Palumbo went on to respond to the second issue brought up at the plan review in November about wetlands and water flow on the land, and referred the question to Darveau.

The land surveyor noted that the Department of Environmental Management flagged all wetlands and granted approval for proposed development in 2005. The DEM report showed a wetland edge, and additional wetlands marked as Area Subject to Storm Flowage. "In DEM regulations, they don't specifically tell you what a wetland is. They tell you how to identify them," he explained. "ASSF is technically called wetlands in the general sense of the term."

In questions from the public, Elaine Peterson, a neighbor on Prospect Avenue, asked if Prospect would be developed through to North Main Road. Palumbo replied no, because to the north, the owners on both sides claim they own that portion of the street by adverse possession.

In a question about the location of Holly Street, Planning board chairman Gary Girard noted that the street was developed on town property, not on a right of way.

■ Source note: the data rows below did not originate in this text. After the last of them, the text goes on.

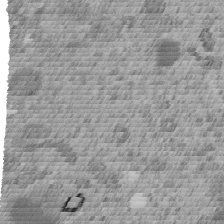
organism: C. elegans
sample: C. elegans embryo early stage
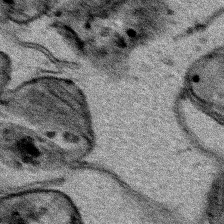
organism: Human
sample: Mitochondria in HCT116 cells
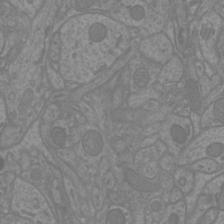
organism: Mouse
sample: Cortical neurons
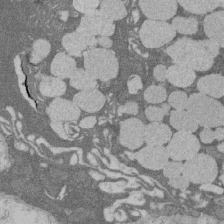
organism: Rat
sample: Salivary granule
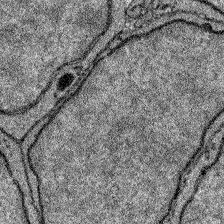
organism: Zebrafish
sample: Larval olfactory bulb
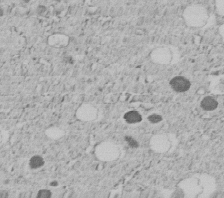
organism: C. elegans
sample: C. elegans embryo early stage
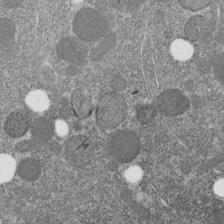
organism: C. elegans
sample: C. elegans embryo early stage
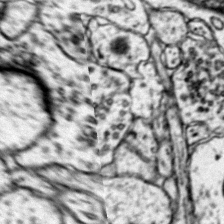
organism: Mouse
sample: Primary visual cortex
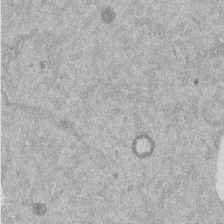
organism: Mouse
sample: Dividing mouse embryo 1 cell stage
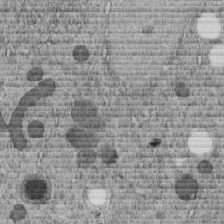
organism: C. elegans
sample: C. elegans embryo early stage
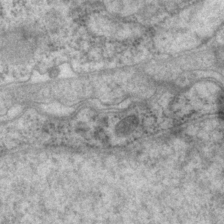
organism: P. pacificus
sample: Pharynx
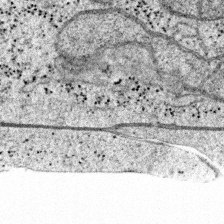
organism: Human
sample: HeLa cells
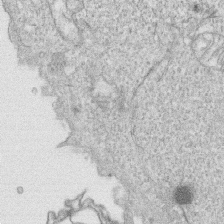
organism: Human
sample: HeLa cell HIV synapse
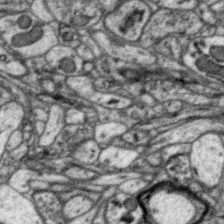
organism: Zebra finch
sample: Brain
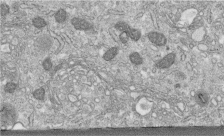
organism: Human
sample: Centriole in fibroblast cells
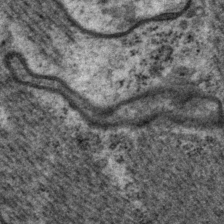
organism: P. pacificus
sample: Pharynx
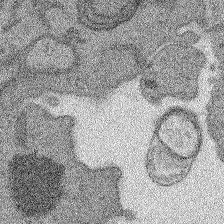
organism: Human
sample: HeLa cells
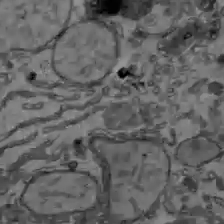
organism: C57BL Mouse
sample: Liver
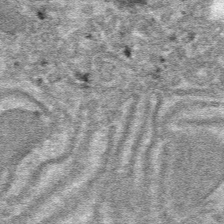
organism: Mouse
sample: Mouse hepatocytes
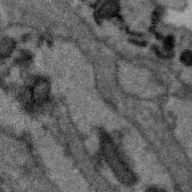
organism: Zebra finch
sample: Brain
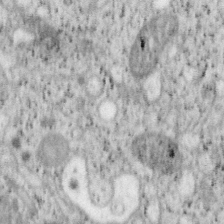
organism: Mouse
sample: OT-I killer T cells with ID8 ovarian cancer cells
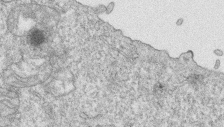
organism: Human
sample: HeLa cell HIV synapse
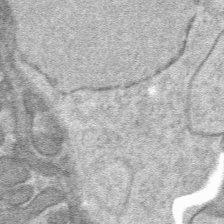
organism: Mouse
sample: Mouse hepatocytes
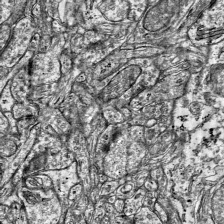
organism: Mouse
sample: Visual Cortex
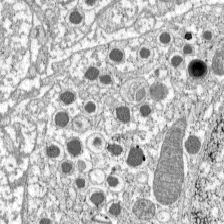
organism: C57BL Mouse
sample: Pancreatic islet
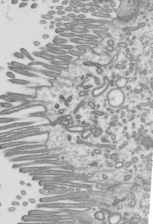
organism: Mouse
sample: Mouse epididymis efferent ductule cilia
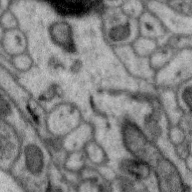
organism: Zebra finch
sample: Brain
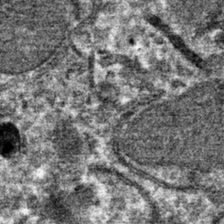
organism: Mouse
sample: Mouse hepatocytes
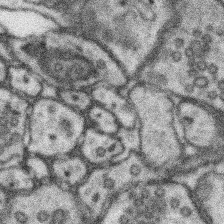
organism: Mouse
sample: Somatosensory cortex neuropil
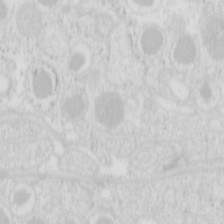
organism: Mouse
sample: Pancreas
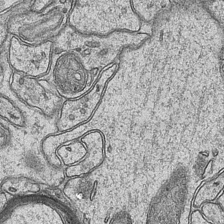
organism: Mouse
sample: CA1 Hippocampus
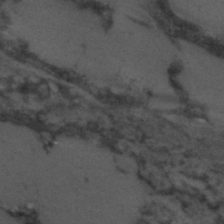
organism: C. elegans
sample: C. elegans embryo
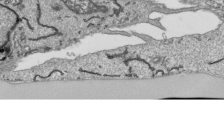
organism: Human
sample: Mitochondria in HCT116 cells
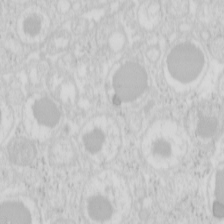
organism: Mouse
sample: Pancreas
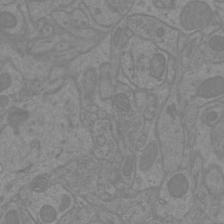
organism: Mouse
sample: Cortical neurons
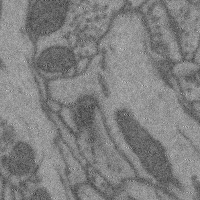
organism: Mouse
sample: Cerebral cortex
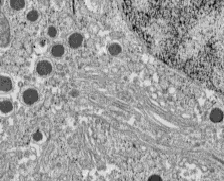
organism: C57BL Mouse
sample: Pancreatic islet
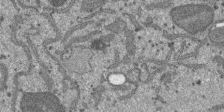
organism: Human
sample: Lung epithelial cells infected with SARS-CoV-2
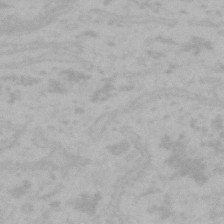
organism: Mouse
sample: Choroid plexus
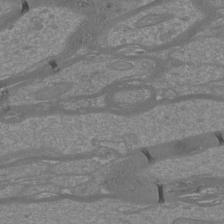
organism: Mouse
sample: Cortical neurons
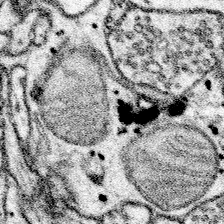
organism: Mouse
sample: Somatosensory cortex neuropil
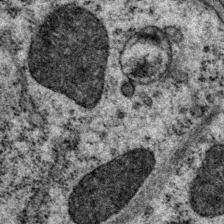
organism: P. pacificus
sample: Pharynx
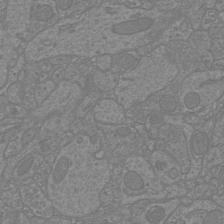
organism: Mouse
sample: Cortical neurons
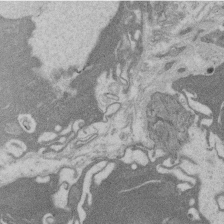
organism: Rat
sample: Salivary granule
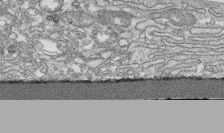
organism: Human
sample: CRL-1474
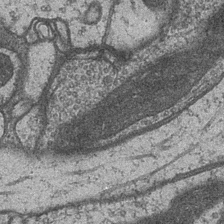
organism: Drosophila
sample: Optic medulla
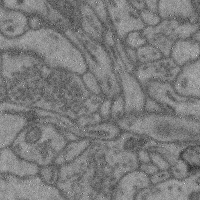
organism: Mouse
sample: Cerebral cortex
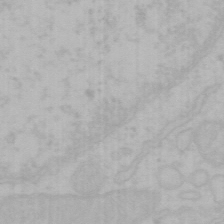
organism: Mouse
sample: Choroid plexus
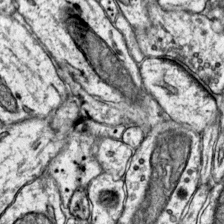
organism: Mouse
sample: Primary visual cortex
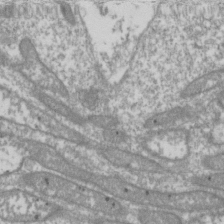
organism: Drosophila
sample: Cell division; meiosis; drosophila spermatocytes
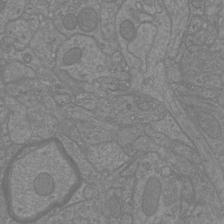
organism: Mouse
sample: Cortical neurons
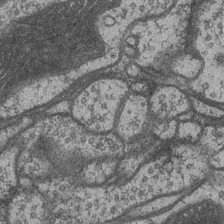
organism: Drosophila
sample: Optic medulla
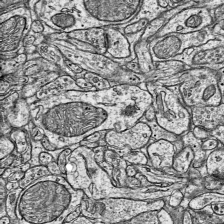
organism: Mouse
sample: Visual Cortex
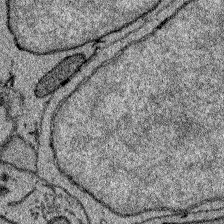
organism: Zebrafish
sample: Larval olfactory bulb
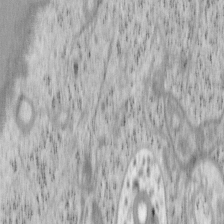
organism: Human
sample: HeLa cells
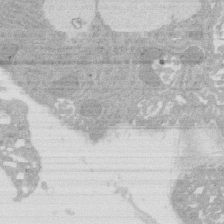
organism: Rat
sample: Salivary granule
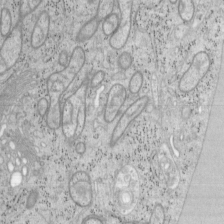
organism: Mouse
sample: OT-I killer T cells with ID8 ovarian cancer cells
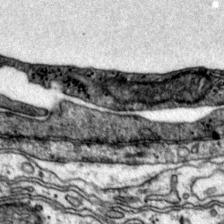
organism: Mouse
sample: Primary visual cortex
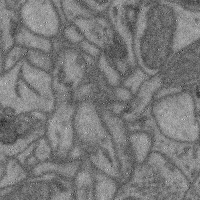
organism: Mouse
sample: Cerebral cortex
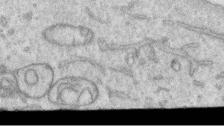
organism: Human
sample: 1205lu cells
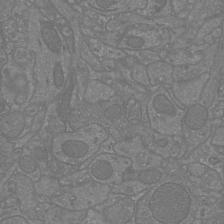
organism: Mouse
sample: Cortical neurons
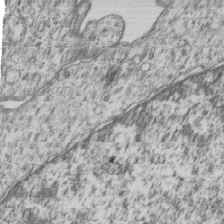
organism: Human
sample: MDA-MB-231 cells
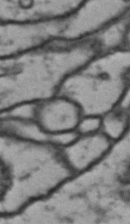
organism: Drosophila
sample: Brain
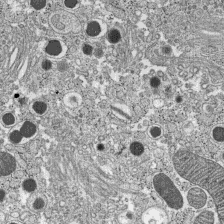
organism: C57BL Mouse
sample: Pancreatic islet
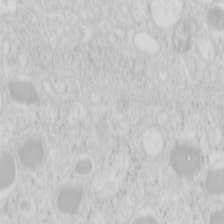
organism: Mouse
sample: Pancreas
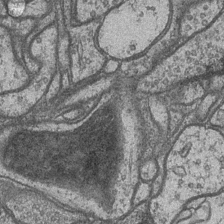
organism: Drosophila
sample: Optic medulla
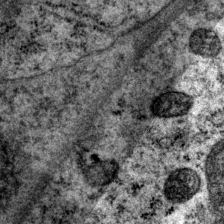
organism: P. pacificus
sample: Pharynx
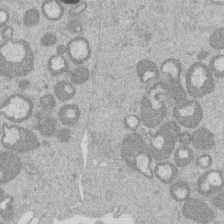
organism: Mouse
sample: Dividing mouse embryo 1 cell stage
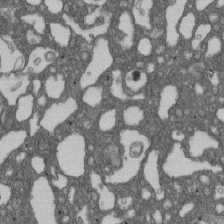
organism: Drosophila
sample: Nephrocyte
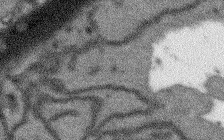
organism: Arabidopsis thaliana
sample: Root tip
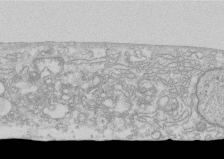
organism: Human
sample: CRL-1474
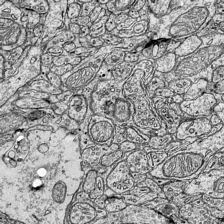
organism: Mouse
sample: Visual Cortex
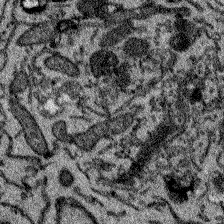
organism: Zebrafish
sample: Larval olfactory bulb
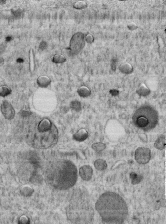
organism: C. elegans
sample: C. elegans embryo early stage
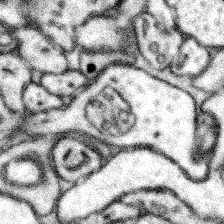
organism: Mouse
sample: Somatosensory cortex neuropil
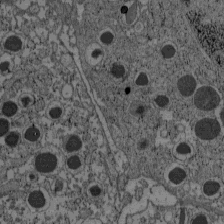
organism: C57BL Mouse
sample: Pancreatic islet
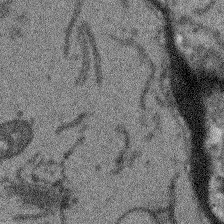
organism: Arabidopsis thaliana
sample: Root tip
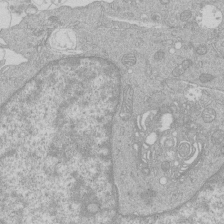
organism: Human
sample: Macrophage cells
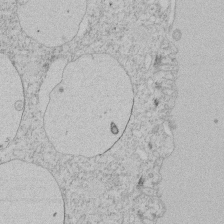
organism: Tetrahymena
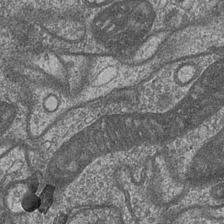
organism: Drosophila
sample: Optic medulla
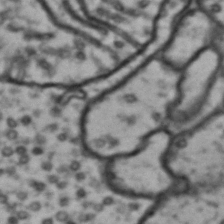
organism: Drosophila
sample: Brain
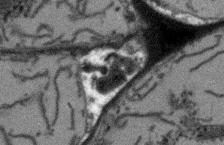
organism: Arabidopsis thaliana
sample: Root tip
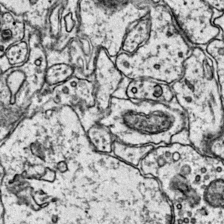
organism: Mouse
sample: Primary visual cortex
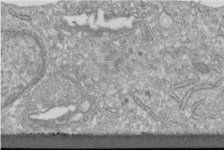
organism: Human
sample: Centriole in fibroblast cells
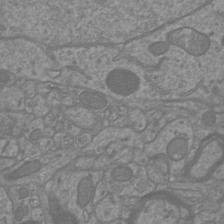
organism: Mouse
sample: Cortical neurons
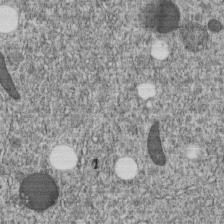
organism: C. elegans
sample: C. elegans embryo early stage
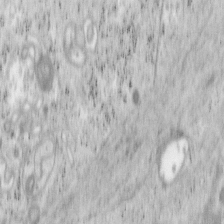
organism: Human
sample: HeLa cells
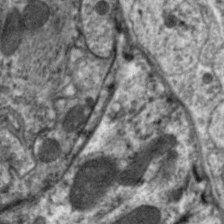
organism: C. elegans
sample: Pharynx
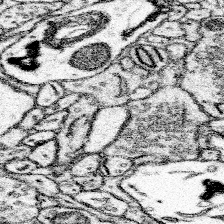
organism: Mouse
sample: Somatosensory cortex neuropil
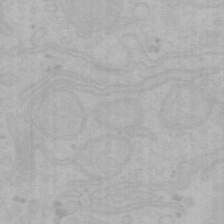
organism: Mouse
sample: Choroid plexus
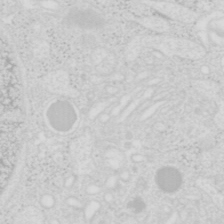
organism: Mouse
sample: Pancreas
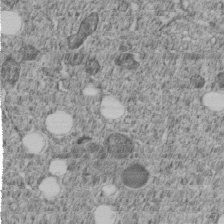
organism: C. elegans
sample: C. elegans embryo early stage
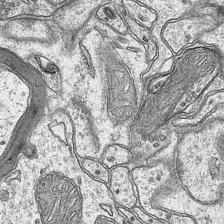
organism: Mouse
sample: CA1 Hippocampus
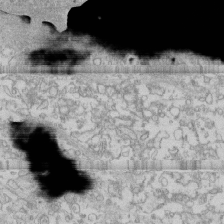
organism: Human
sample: CRL-1474
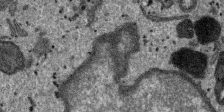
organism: Human
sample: Lung epithelial cells, uninfected (mock) control
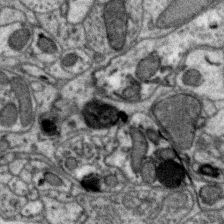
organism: Zebra finch
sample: Brain
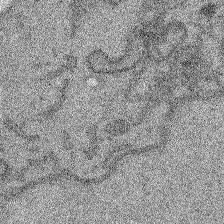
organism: Human
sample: HeLa cells
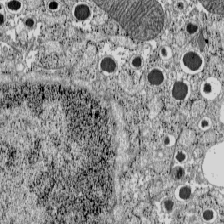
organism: C57BL Mouse
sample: Pancreatic islet

Frank Johnstone of Summit Avenue argued whether the road plan made sense. "You're fixing Holly to go up to Summit. You're not fixing it for the betterment of the people who live there. You are going a thousand feet out of your way," he said.

Lisa Geigen of Summit Avenue cautioned the commission about land boundary problems. "I don't want to go farther into a neighborhood where there are all sorts of arguments about boundaries. It should be addressed first."

Darveau continued that the field notes from DEM biologist Claire Swift were the only details offered on the wetlands flagging. He added if someone from town wanted to talk with her, she would answer questions. Bryer suggested asking the Department of Natural Resources for further clarification.

In other business, Doriana Carella and Andrea Colognese proposed expansion of the Village Hearth Bakery as a sit down café with accommodations for 40 seats.

Bryer explained when the plan first came to her department, she encouraged the applicants to try to get all eight parking spaces on site. Upon further inspection she recommended a sidewalk construction. "In turn, I would support any parking variances needed," she added.

Commissioner Alexandra Nickol voiced concerns about elevation. Nickol also questioned the architectural design. "This looks like a very commercial building," she said.

Commissioner Richard Ventrone also complained about the elevation and proportions of the plan. He asked for details about what kind of windows, doors, siding and wood treatments were proposed.

Carella commented that everybody had opinions about aesthetics and they did not want a town architectural stamp on their property. "We think we've kept to the character of the town," she defended.

Commissioner Nancy Bennett asked for some design unification, saying, "You have a lot of moving parts, old cottage style, modern style, European style."

Holland objected to critiques given by the board. "We're getting into architect by committee. Tonight we've already heard three different opinions. I have a problem with this commission imposing architectural opinions on an applicant."

Commissioner Michel Swistak soothed temper flares. "One thing that was clear in the town meetings at the charrette was that we like the funkiness of Jamestown," he noted.

The commission continued the development plan review so the applicants could return with specifications on lighting, landscaping and construction dimensions.

The commission welcomed new members, Mike Swistak, Nancy Bennett and Alexandra Nickol. The board briefly discussed liaison representatives to other boards, but no appointments were made.